┏━━
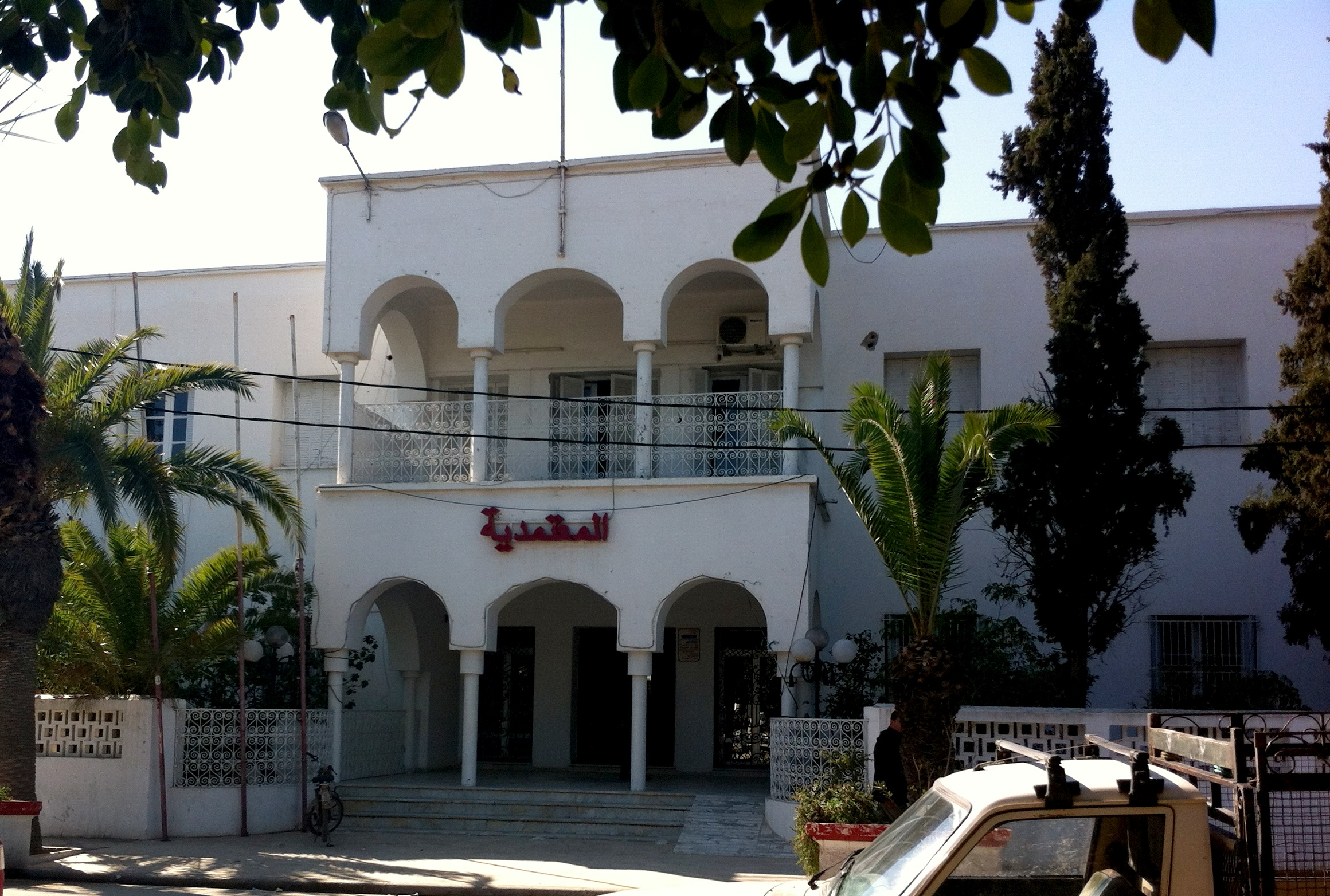 Siège de la délégation de la ville M'saken
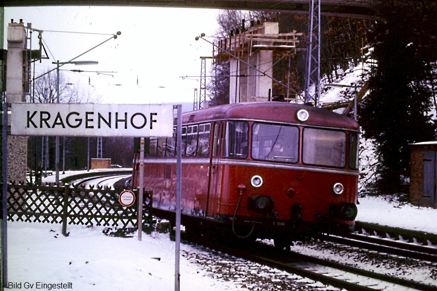 Ein Schienenbus im Haltepunkt Kragenhof der Hannoverschen Südbahn
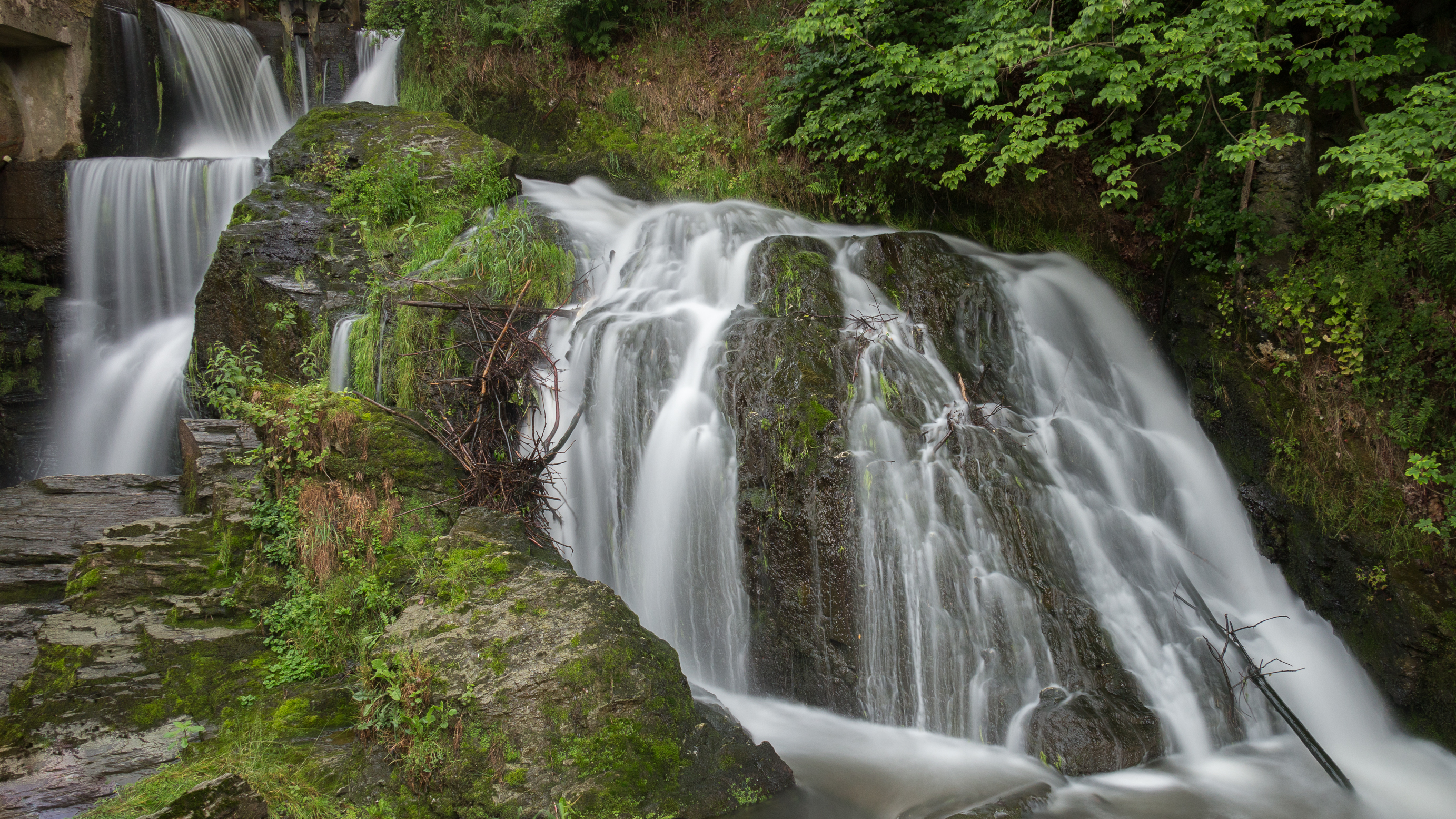 Der Wasserfall in Adolfseck
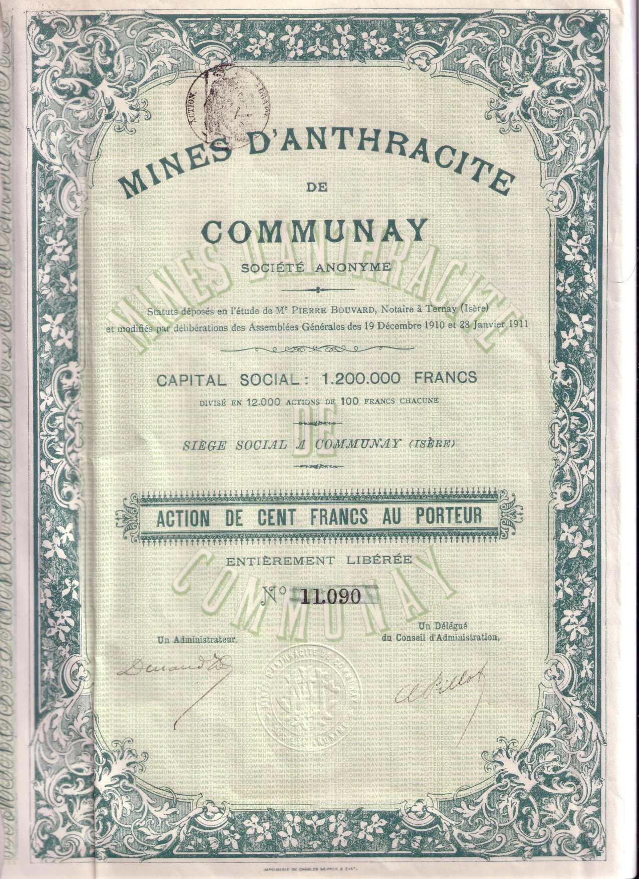 Action de Mines d`Anthracite Isère Communay 19 dec 1910
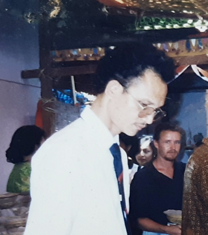 Pdt. Em. Dr. I Nengah Ripa, M.Th
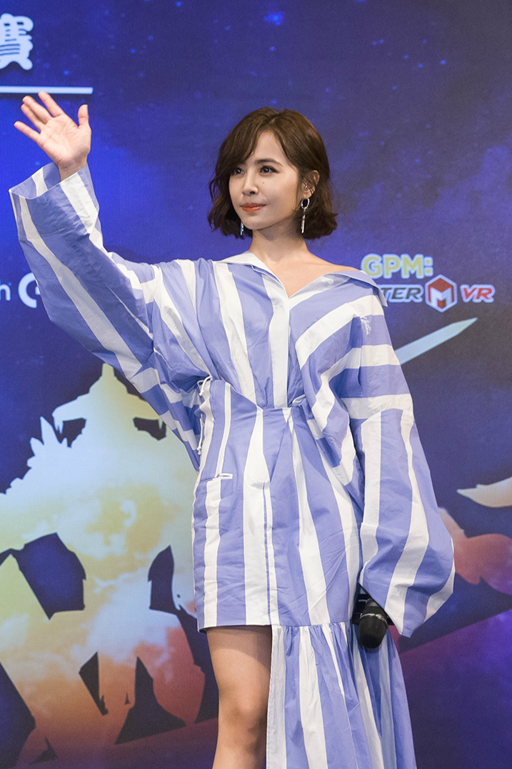 蔡依林Jolin出席王国大帝全球巡回赛现场
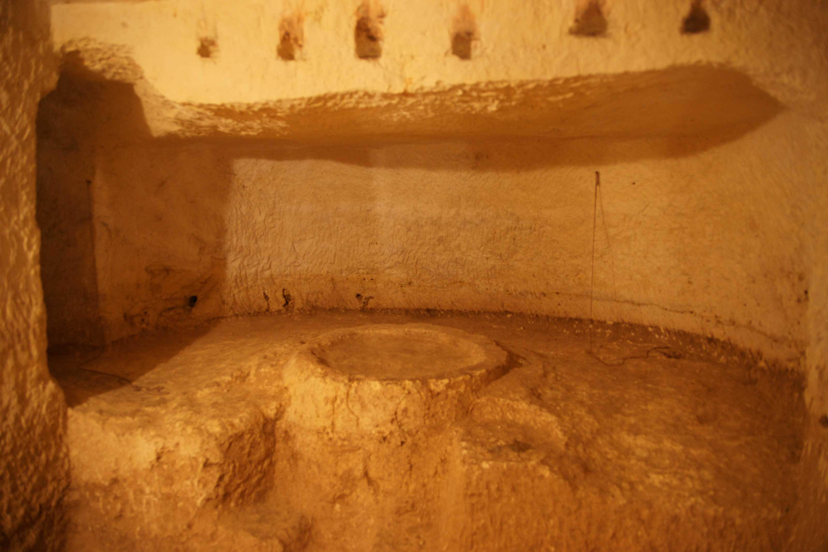 Katakomben unter St. Paul's Grotto
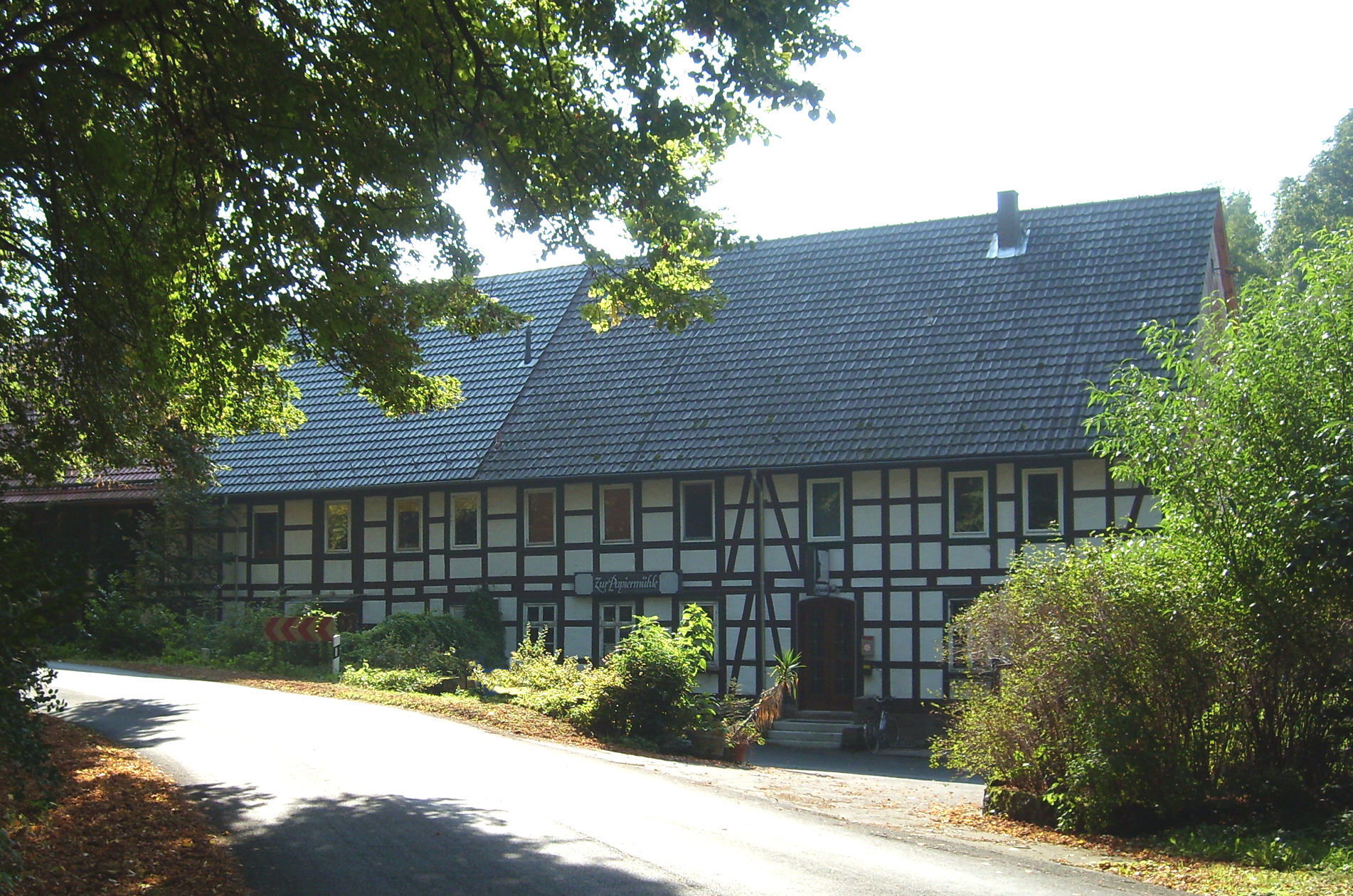 Papiermühle Eberhausen. September 2008.
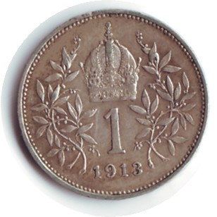 Austria 1913 1 Krone
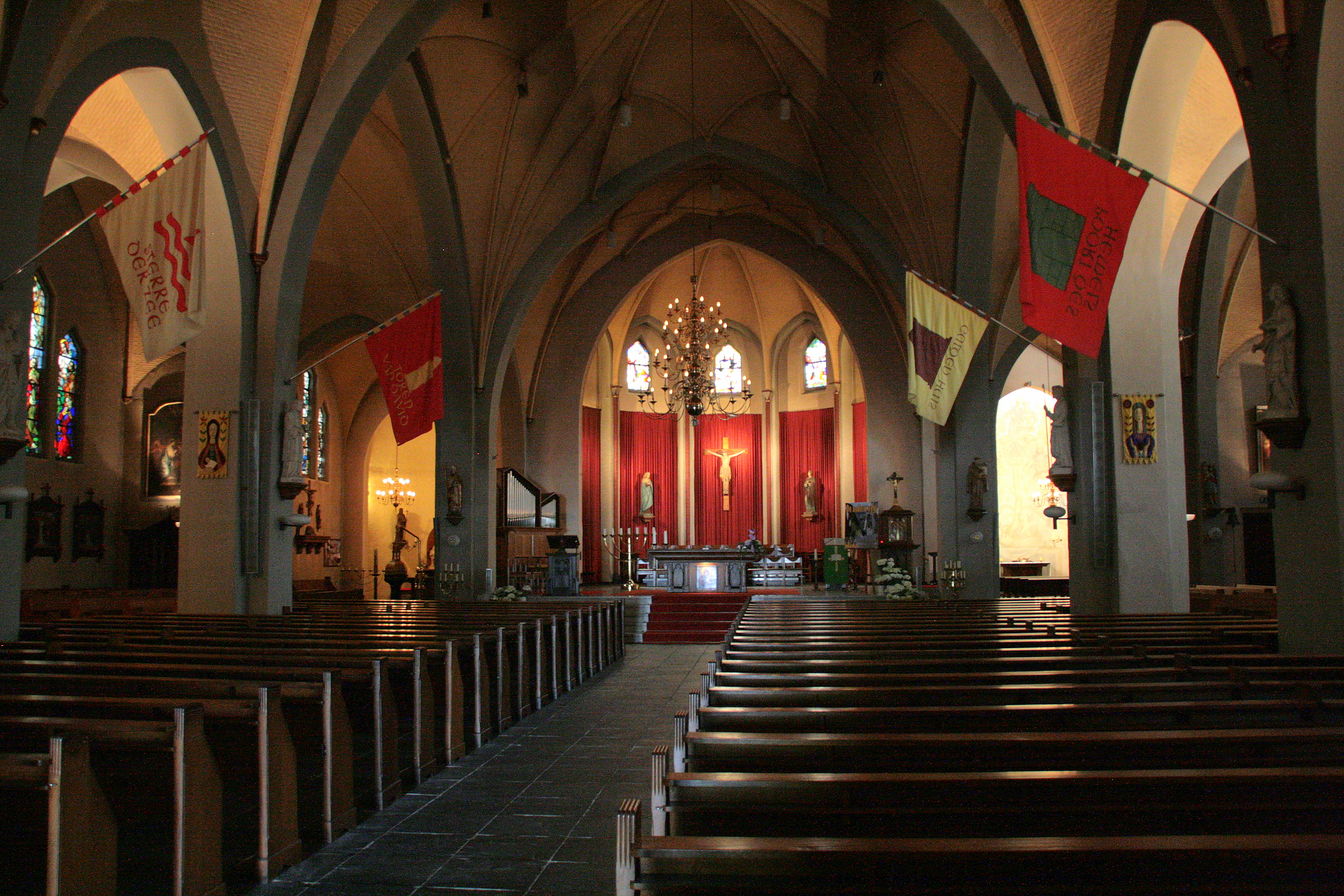 In het sobere, gepleisterde en geschilderde interieur spitsbogige arcades tussen pijlers met lisenen. In het schip, transept en koor netgewelven, in de zijbeuken en kapellen graatgewelven.
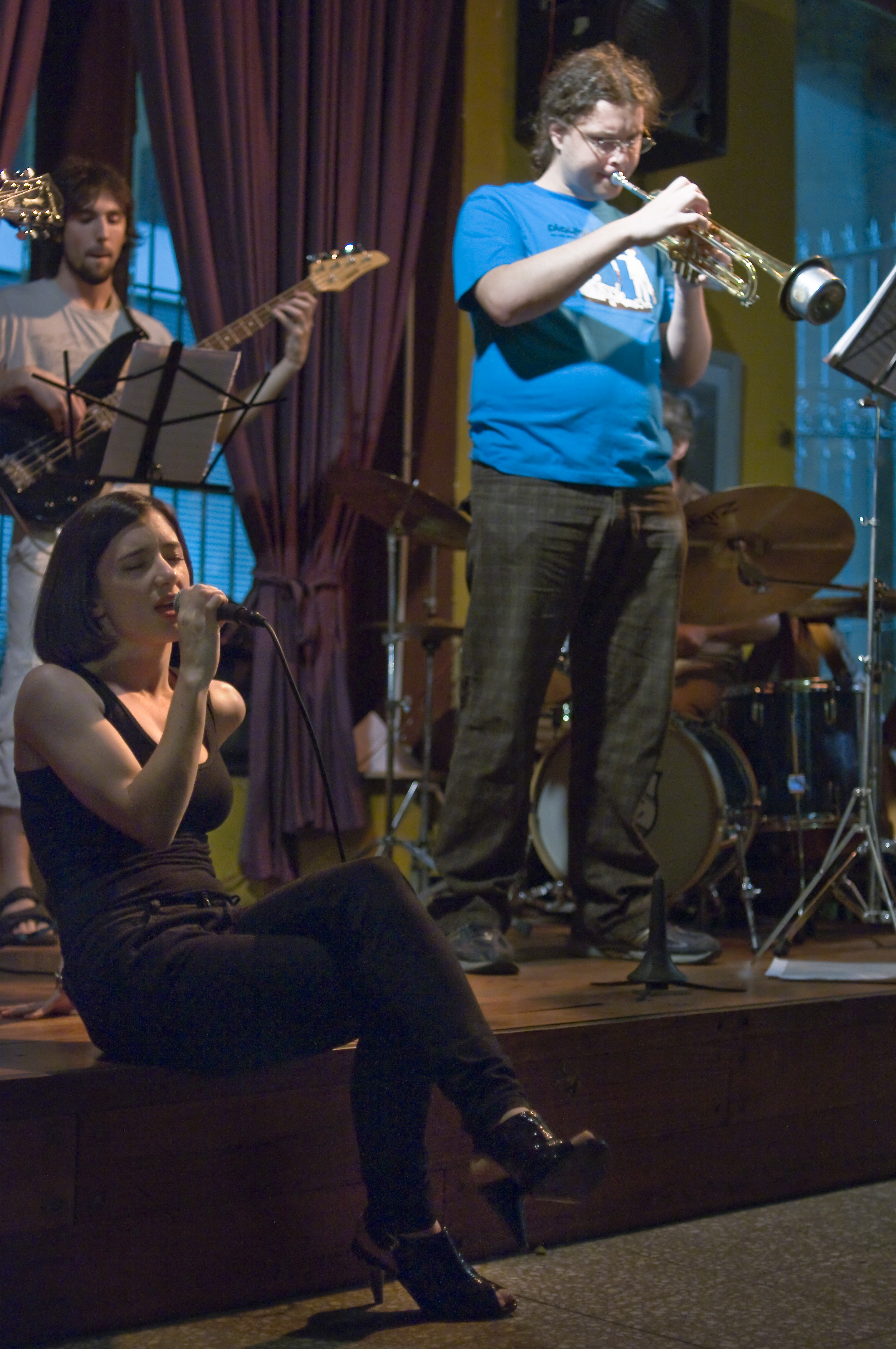 Malena Pichot Bartolomeo Bar Diciembre 2008
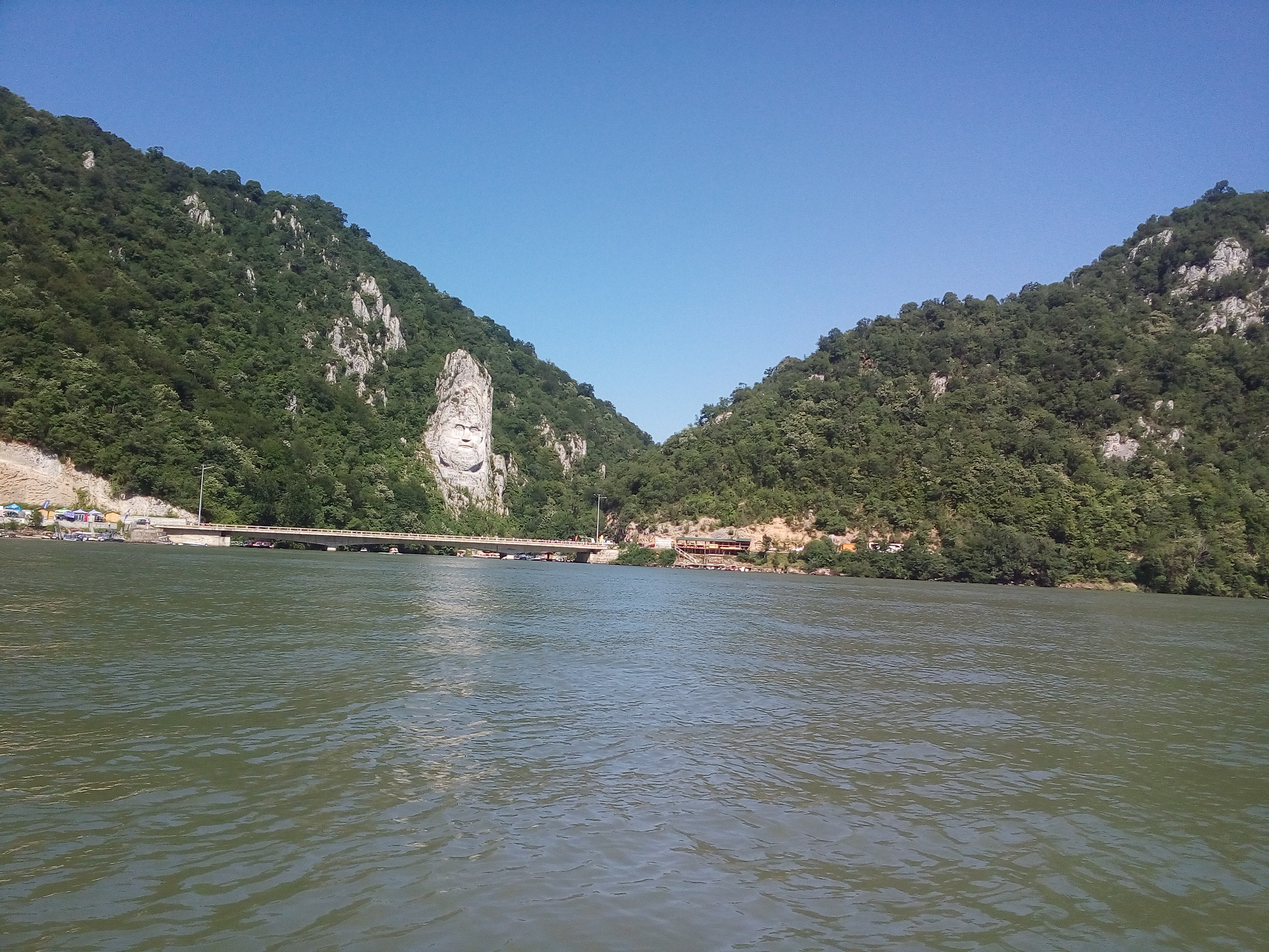 Dački kralj Decibel isklesan Đerdapskoj klisuri
┗━━
» **EXERCISE PROMPT**: Reproduce exactly the lines that run from the line holding "Papiermühle Eberhausen. September 2008." through the final line of the entries, and omit every picture.

» **SOLUTION FOR THIS PROBLEM**:
 Papiermühle Eberhausen. September 2008.
 Austria 1913 1 Krone
 In het sobere, gepleisterde en geschilderde interieur spitsbogige arcades tussen pijlers met lisenen. In het schip, transept en koor netgewelven, in de zijbeuken en kapellen graatgewelven.
 Malena Pichot Bartolomeo Bar Diciembre 2008
 Dački kralj Decibel isklesan Đerdapskoj klisuri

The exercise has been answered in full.